Identifying causal effects with causal graphs

Goals

  • Explain how d-separation and causal/noncausal paths relate to identification of causal effects.
  • Apply d-separation to block noncausal paths in causal DAGs with and without unobserved variables.
  • Apply strategies to deal with identification problems caused by unobserved variables.
  • Differentiate confounding and selection bias in terms of graph structure and how they arise in applied studies.





Review

We’ll review pre-class material via the slides here.





Exercises

Exercise 1

For each of the causal graphs below, identify the set of variables needed to block noncausal paths (if possible) between treatment A and outcome Y. Any U variables displayed in the graphs are unobserved/unmeasured.



Exercise 2

Historically, people have tried to create definitions for confounders by listing criteria that purely rely on associations. For example:

A confounder must:
1. Be associated with treatment and outcome
2. Not be caused by treatment

Using the causal graph below, explain why this is not a good definition for a confounder.

Exercise 3

First, think through the relationships depicted in the causal graphs below and whether they make sense. These are intended to reflect a range of scenarios for why people drop out of studies.

Then for each of the graphs, identify the set of variables that would block noncausal paths between the treatment A and outcome Y. (U and W are unmeasured.) Check your answers to one of the graphs using DAGitty.



Exercise 4

In this exercise, we’ll consider how causal graphs can inform study design. (Inspired by a 1970s study on the relationship between estrogen use and endometrial cancer.)

Researchers have noticed a consistent association between use of a certain drug and disease. Research groups debated two hypotheses:

  1. The drug does cause disease.
  2. The drug doesn’t actually cause disease but leads to a side effect, leading to more frequent doctor visits, leading to increased diagnosis of existing disease.

The following study plan was proposed: restrict the study only to those with side effects and compare disease rates in drug-users and non-users. In this way, all participants have the same chance of being diagnosed.

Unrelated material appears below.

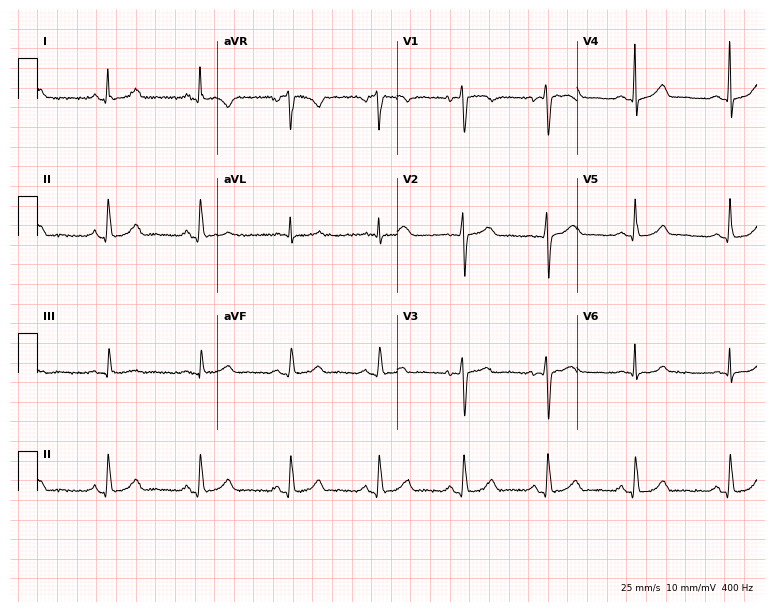
Electrocardiogram (7.3-second recording at 400 Hz), a 43-year-old female patient. Overall reading on record: normal ECG.

The following causal graphs correspond to the two hypotheses:

(The graphs don’t show confounders of the drug-true disease relationship for compactness. We can assume that these have already been adjusted for.)

Study design 1

Consider the study proposal above: restrict analysis to those with side effects.

  • Before looking at the causal graphs: does the rationale for this study design make sense? Why did researchers want to only look at patients with side effects?

  • Under this study design, the researchers were expecting that if Hypothesis 1 were correct (the drug does cause disease), they would find an association between drug use and diagnosed disease. They expected that if Hypothesis 2 were correct (the drug does NOT cause disease), they would find NO association between drug use and diagnosed disease.

    • Are these expectations correct? Explain in light of the causal graphs.
  • Based on your answer above, is this an effective study design for the research questions of interest? That is, can this study proposal distinguish between the two hypotheses?

Study design 2

Consider another study proposal: ensure that everyone is screened for disease frequently, and we don’t restrict our analysis to only those with side effects.

  • What arrow can be removed as a result of this study design? (It might help to draw an updated version of DAGs 1 and 2 with this arrow removed.)

  • Under this study design, the researchers had the same expectations: if Hypothesis 1 were correct, they would find an association between drug use and diagnosed disease. If Hypothesis 2 were correct, they would find NO association between drug use and diagnosed disease.

    • Are these expectations correct? Explain in light of the causal graphs.
  • Based on your answer above, is this an effective study design for the research questions of interest? That is, can this study proposal distinguish between the two hypotheses?